I agree its always been no matter what but just like stupid warning on products (i.e. dont put shampoo in eyes cuz obviously someone did) how many threatening "service" animals have been an issue where they have to take the time to put this out? What they should do is crack down on animals in general and anyone that says its a service animal should have documentation. No more of these poodles allowed. LOL. For the record I have never had an issue as I have had cats, poodles and a legit dog for 2 blind people.


----------



## CTK (Feb 9, 2016)

Matthew R Javier said:


> I agree its always been no matter what but just like stupid warning on products (i.e. dont put shampoo in eyes cuz obviously someone did) how many threatening "service" animals have been an issue where they have to take the time to put this out?
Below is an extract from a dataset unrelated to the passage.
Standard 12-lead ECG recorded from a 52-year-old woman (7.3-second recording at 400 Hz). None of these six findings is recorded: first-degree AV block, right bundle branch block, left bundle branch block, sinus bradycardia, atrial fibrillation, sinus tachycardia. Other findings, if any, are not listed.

What they should do is crack down on animals in general and anyone that says its a service animal should have documentation. No more of these poodles allowed. LOL. For the record I have never had an issue as I have had cats, poodles and a legit dog for 2 blind people.


You *still* don't get it. Lyft and Uber can't "crack down" on anything, nor can they advocate drivers requiring documentation - that is in clear violation of the law.
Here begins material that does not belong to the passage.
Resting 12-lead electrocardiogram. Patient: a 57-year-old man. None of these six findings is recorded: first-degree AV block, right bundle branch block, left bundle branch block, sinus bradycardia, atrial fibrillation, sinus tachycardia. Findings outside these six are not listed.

Your continued arguing and belaboring this point is the perfect example of why we need frequent reminders and of why it must be spelled out for drivers.

My guess is that there have been few if any threatening service animals. I'm thinking Lyft put this out because they get lots of excuses from drivers as to why they refused a service animal - "it was a vicious beast" being among them.


----------



## beezlewaxin (Feb 10, 2015)

These kind of threads really should start out by citing the actual text of the law and of Lyft's policy, including source urls. Even better would be a copy-n-paste of the whole article/statute, with some *emphasis added*, so we have proven good information to start with.


----------



## Matthew R Javier (Jan 15, 2018)

CTK said:


> You *still* don't get it. Lyft and Uber can't "crack down" on anything, nor can they advocate drivers requiring documentation - that is in clear violation of the law.
> 
> Your continued arguing and belaboring this point is the perfect example of why we need frequent reminders and of why it must be spelled out for drivers.
> 
> My guess is that there have been few if any threatening service animals. I'm thinking Lyft put this out because they get lots of excuses from drivers as to why they refused a service animal - "it was a vicious beast" being among them.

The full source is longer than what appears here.